Suppose a city wants to be like Times Square. In that case, they should understand that defining a ‘special district’ allows taxation and even shared revenues with the city if carefully negotiated.

Advertising at this scale dominates its environment and attracts “eyeballs,” as defined by the industry. Advertising in other media (social media, TV, print, etc.) is tolerated because we get something in return: free or inexpensive content. Outdoor advertising provides nothing in exchange. Our eyeballs and attention are, therefore, free for billboards which are many times the size allowed for on-premise signs. Where I live, billboards are eight times the average wall sign permit.

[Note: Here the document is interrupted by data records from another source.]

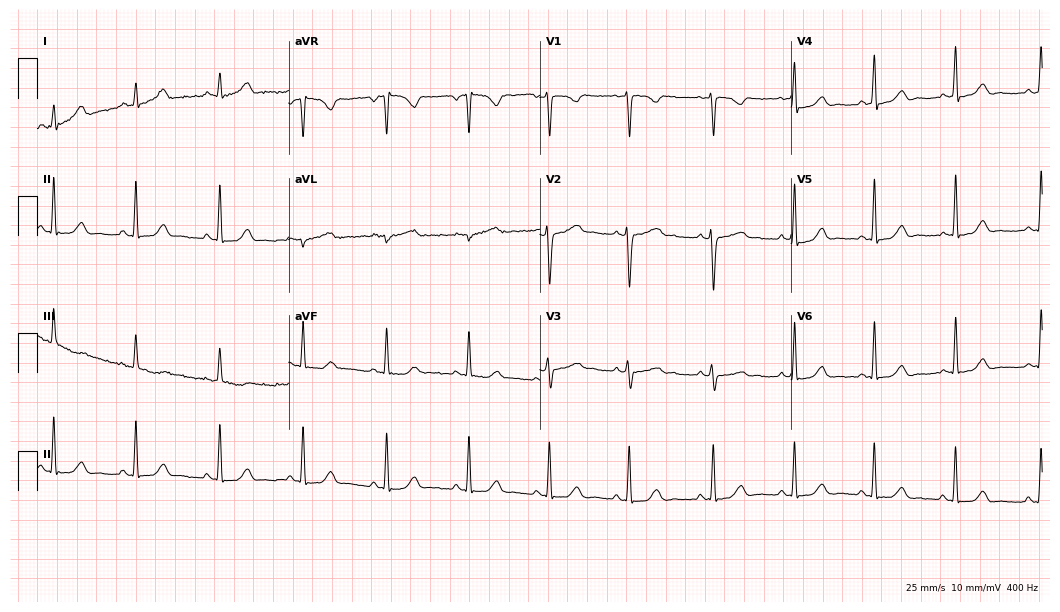
Resting 12-lead electrocardiogram. Patient: a female, 21 years old. Read as a normal ECG.
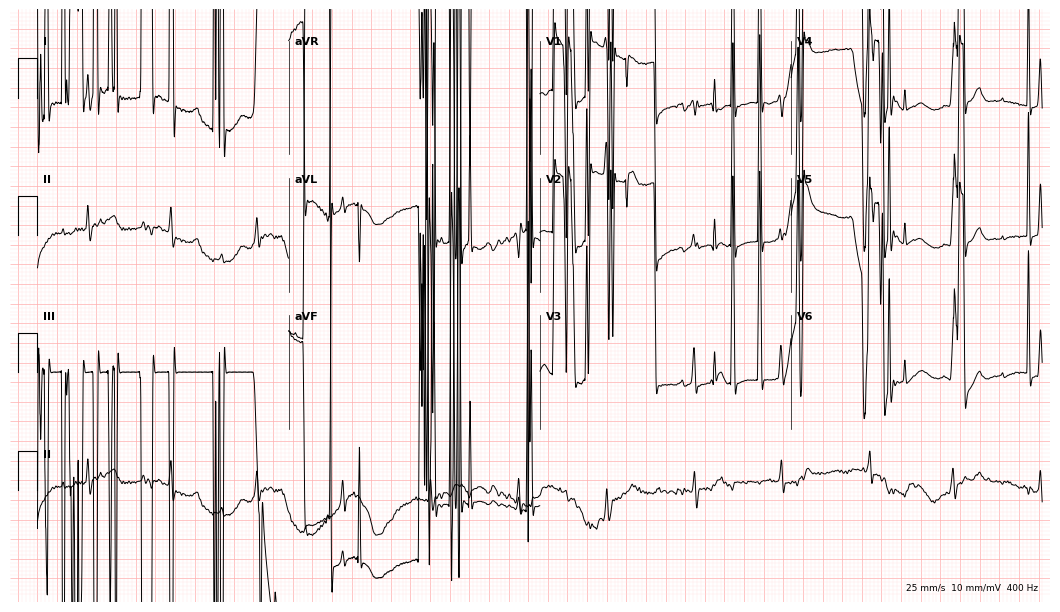
Electrocardiogram (10.2-second recording at 400 Hz), a female patient, 77 years old. Of the six screened findings (first-degree AV block, right bundle branch block, left bundle branch block, sinus bradycardia, atrial fibrillation, sinus tachycardia), none is recorded.
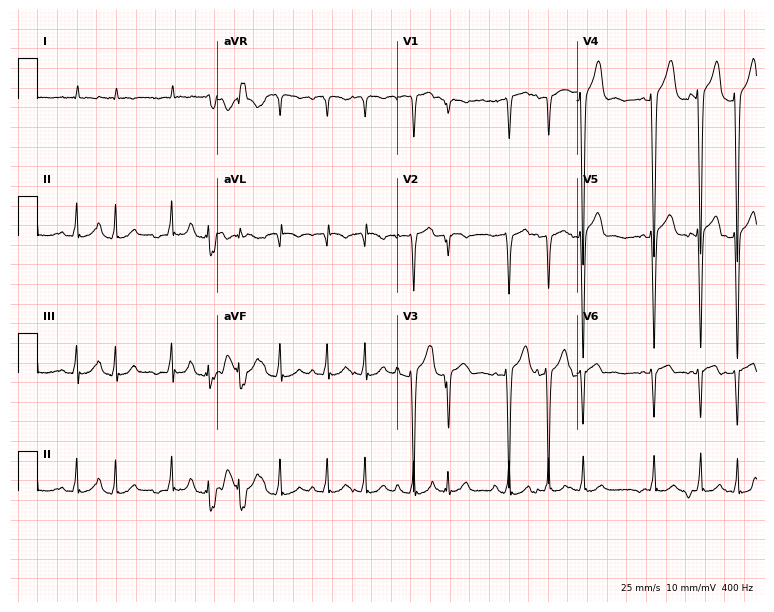
12-lead ECG from an 85-year-old male. Shows atrial fibrillation.

Privacy concerns should also be addressed; outdoor advertising often embeds GPS, facial recognition, or license plate identification within billboards, kiosks, and transit ads. The top billboard companies have added data-mining opportunities to collect analytics on where, when, or what you did, making this information available for commercial purposes.

As SEGD designers, we can sit back and wait to see what happens or be leaders in establishing new sign code guidelines and a checklist of best practices. For instance, researching the recommended lighting levels from international studies, not assuming preferences from the sign or billboard industry. We can help define what a local community might desire and help illustrate what a jurisdiction wants ‘to be’ in establishing its unique characteristics—instead of being just like any place else.

Fortunately, we can click off annoying ads in our homes or at work on our TVs or computers. If we visit a place that uses new media in an interior application, say an office lobby or coffee shop, it’s our choice to be there or not. However, with outdoor media, we have a medium that commands our attention. It will be there for the rest of our lives, and we can’t turn it off. If we remain invisible in the process, the transformation will happen by default, not by design.

Paula Rees is principal of Foreseer, a multi-disciplinary design studio involved in designing mixed-use urban places internationally for the past four decades. Paula is a past president of SEGD, is currently the Center for Design Institute president, and a Research Fellow of the Process of Change: Laboratory of Innovation and Design. Both facilities were founded by her mentor, Sara Little Turnbull. These properties have been informing America’s top corporations about change ever since the late 1950s. They have both been re-established in Seattle, WA, with tours by appointment.